The relevant provisions of the Electoral Act did not state letter and prescribed form for submitting or forwarding the names of the members of a political party which the party has decided to sponsor as its candidate for an election to the Independent National Electoral Commission [INEC] must be signed by the National Chairman and National Secretary of the political party submitting the names……… let me clarify here exhibit 2, the letter from the 2nd respondent and form EC98 submitting the names of its candidate for the election is a notice or communication to the 2nd respondent of its decision to sponsor those candidates for the election.
It is wrong to describe or regard such letter as the act of sponsorship or the decision to sponsor.

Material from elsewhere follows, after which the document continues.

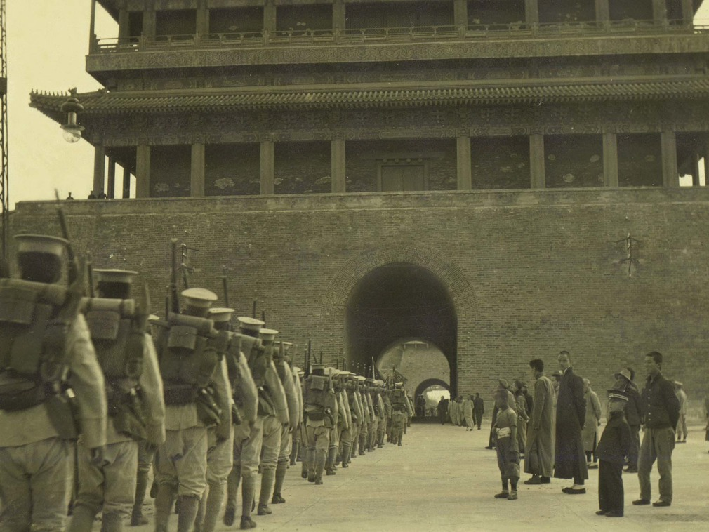 正陽門に入る北洋軍歩兵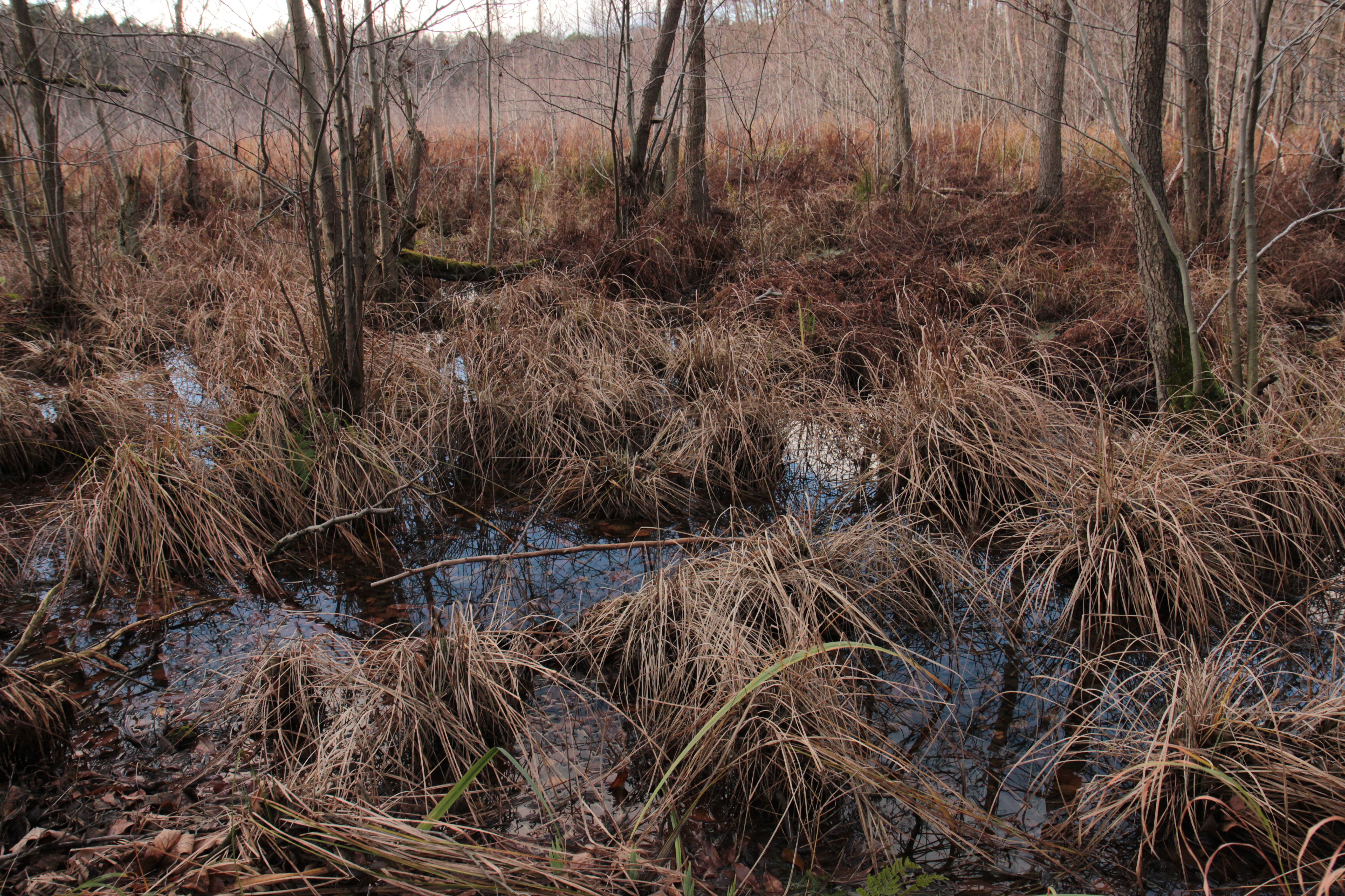 das Wasser hat sich den meisten Platz an der Oberfläche erkämpft. Pflanzen / Bäume stehen im Wasser kleinere Gewächse sind abgestorben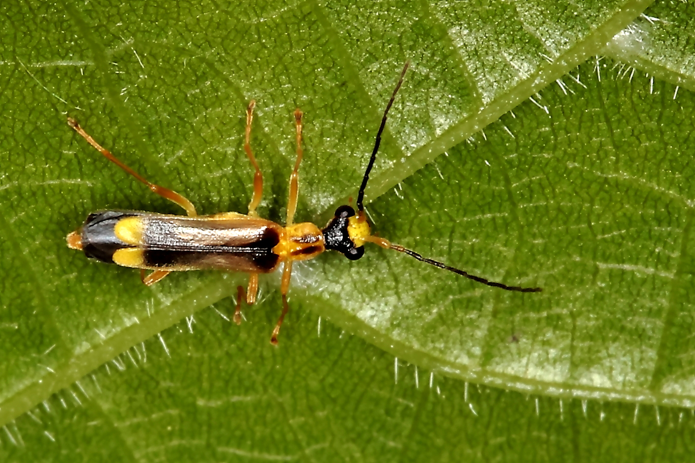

The decision to sponsor a person as the candidate of a political party for a general election is taken by the relevant congress or convention of the political party at a primary election of the political party held to nominate or select its candidate for the election
In the case of sponsorship of a person as a candidate of a political party for election of Governor of a State, the decision is taken by the members of the political party in that state at a state congress held in that state to nominate or select the party’s governorship candidate for the election.
This is expressly stated in S.87(4) (B) of the Electoral Act already reproduced here.
The decision is not taken by national officer of the political party.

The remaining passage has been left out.